§ **Entries shown**
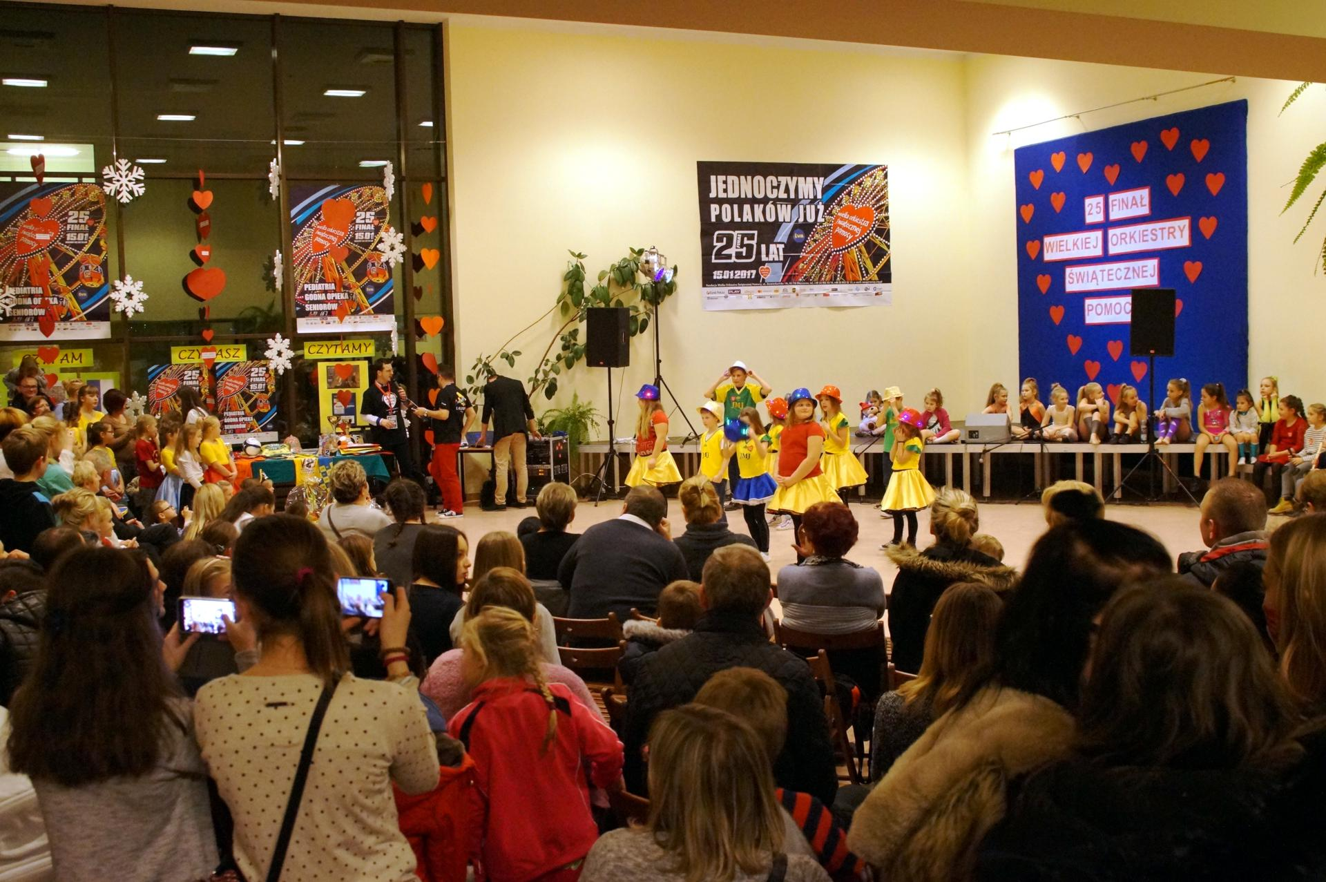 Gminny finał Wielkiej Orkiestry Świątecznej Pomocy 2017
* * *
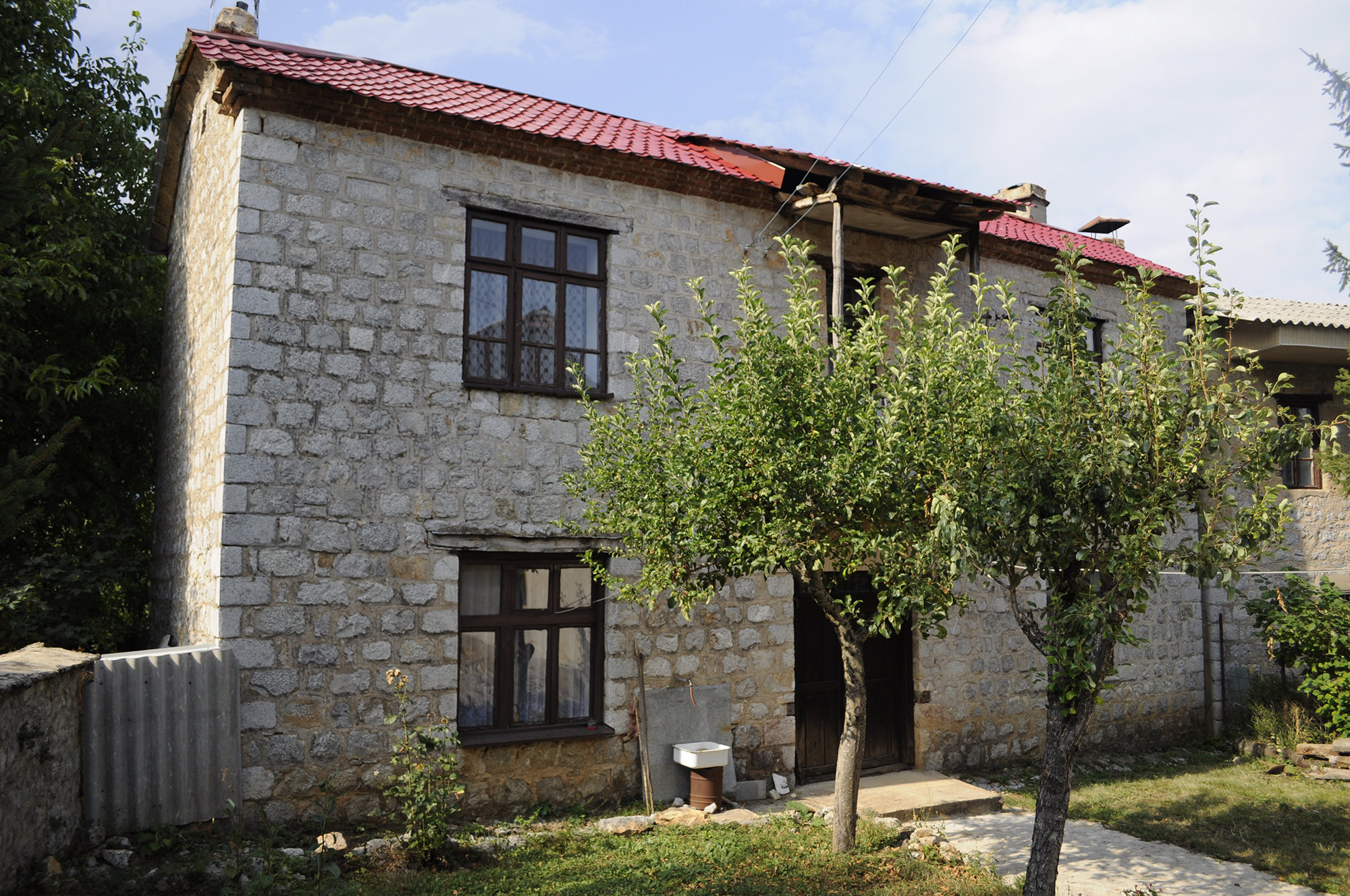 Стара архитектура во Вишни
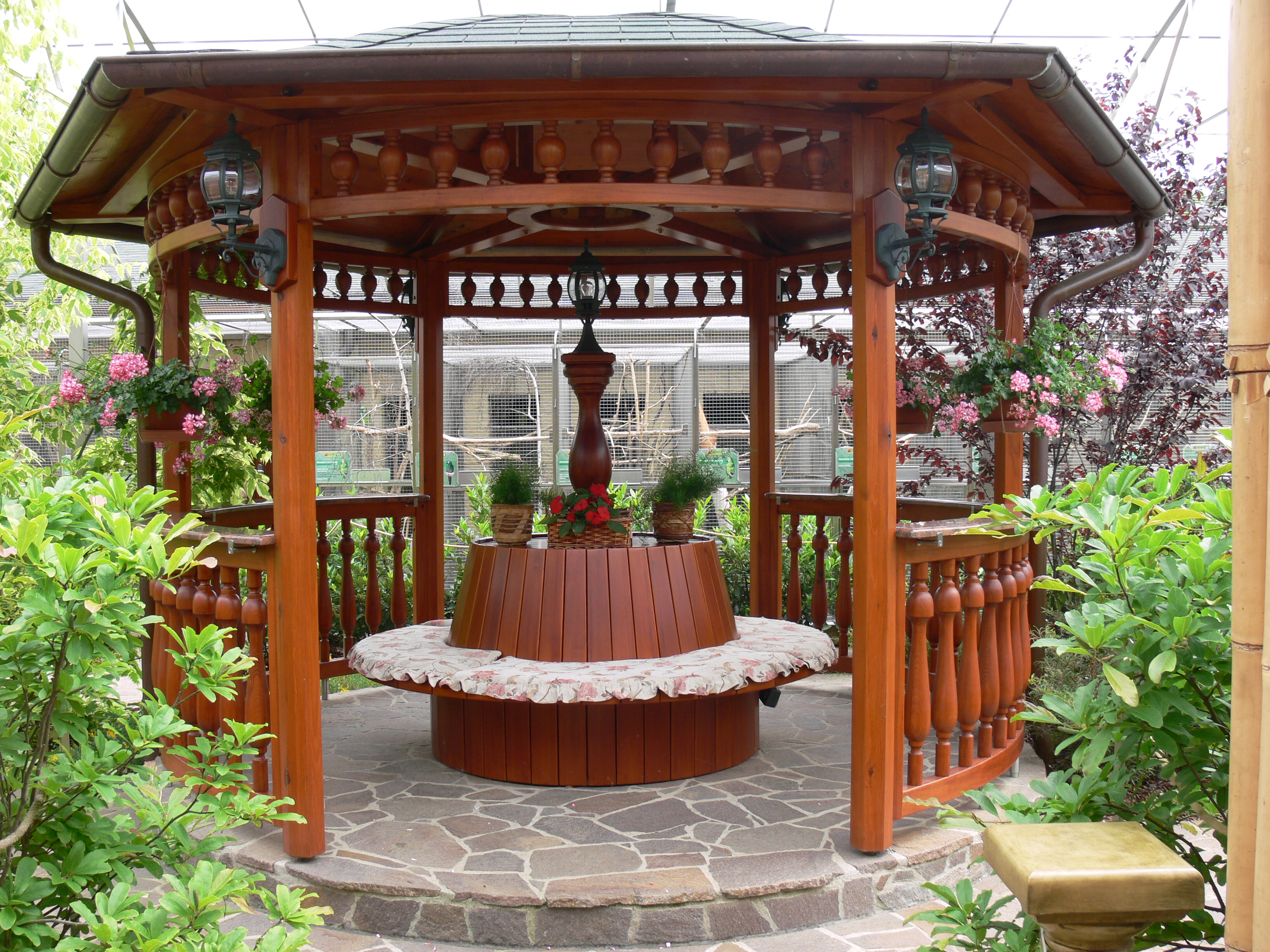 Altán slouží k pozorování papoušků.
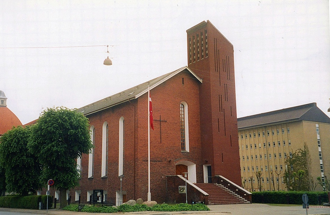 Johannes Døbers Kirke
...
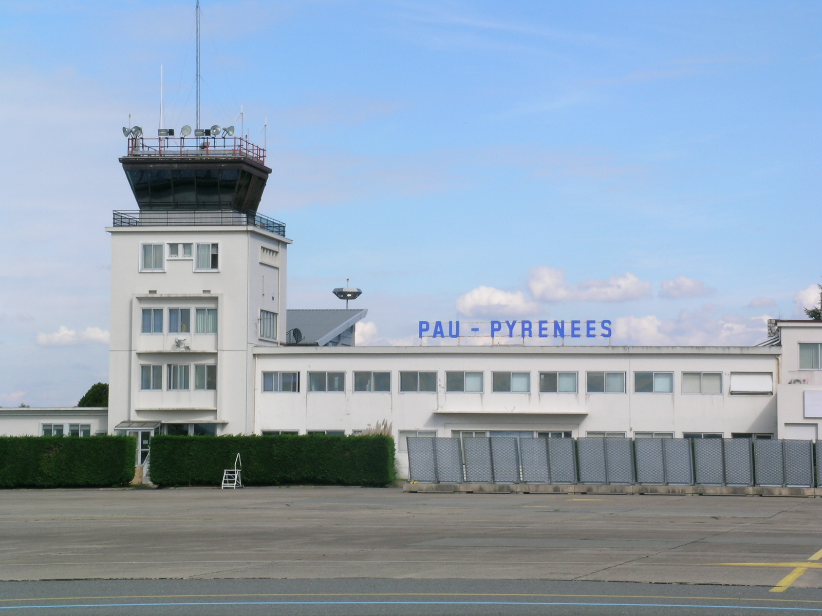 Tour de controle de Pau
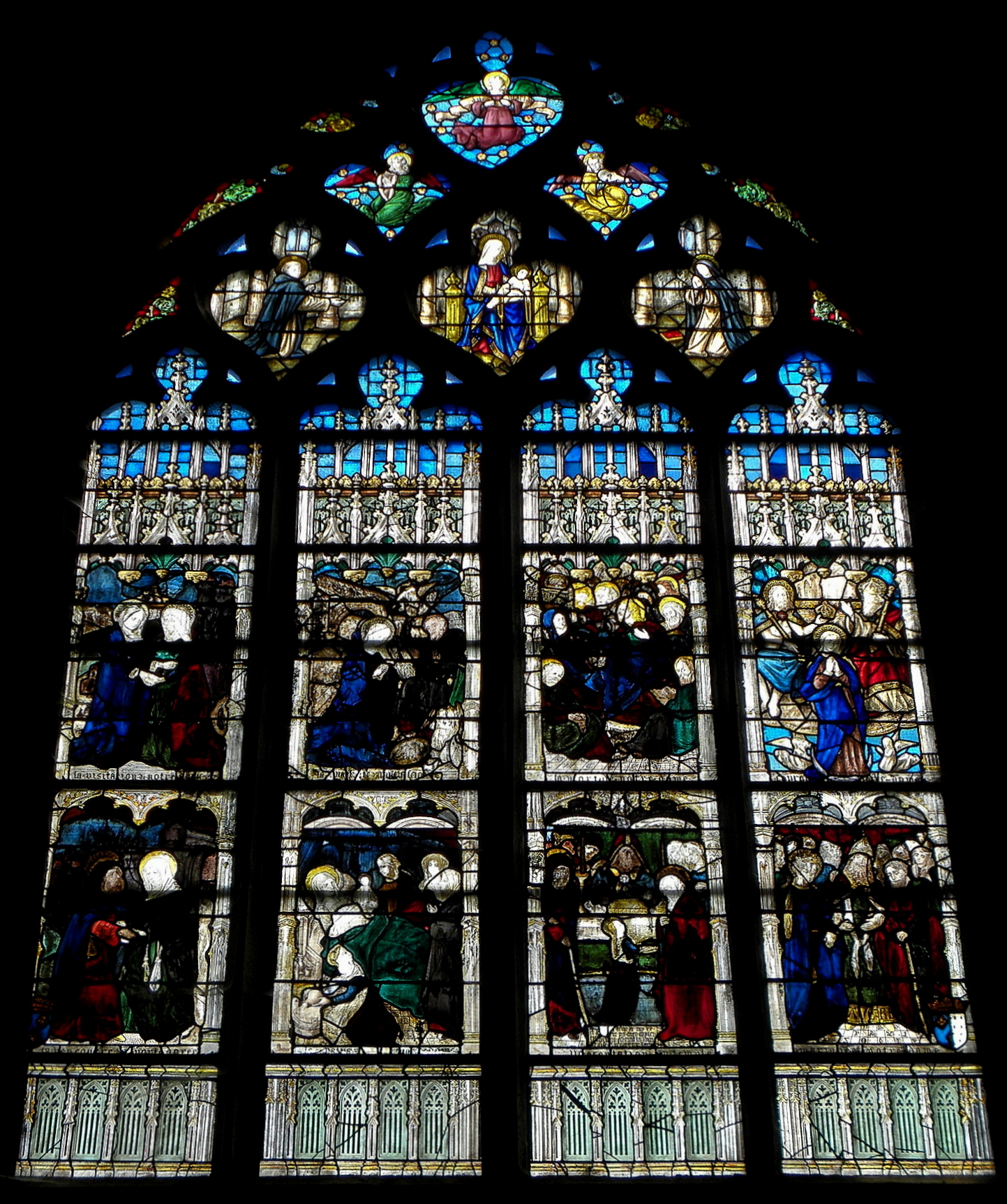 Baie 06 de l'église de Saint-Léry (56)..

§ **Aim of the exercise**
Your answer is the exact run of lines above from the one with "Altán slouží k pozorování papoušků." through the one with "Johannes Døbers Kirke", both ends included, minus any picture.

§ **Response area**
 Altán slouží k pozorování papoušků.
 Johannes Døbers Kirke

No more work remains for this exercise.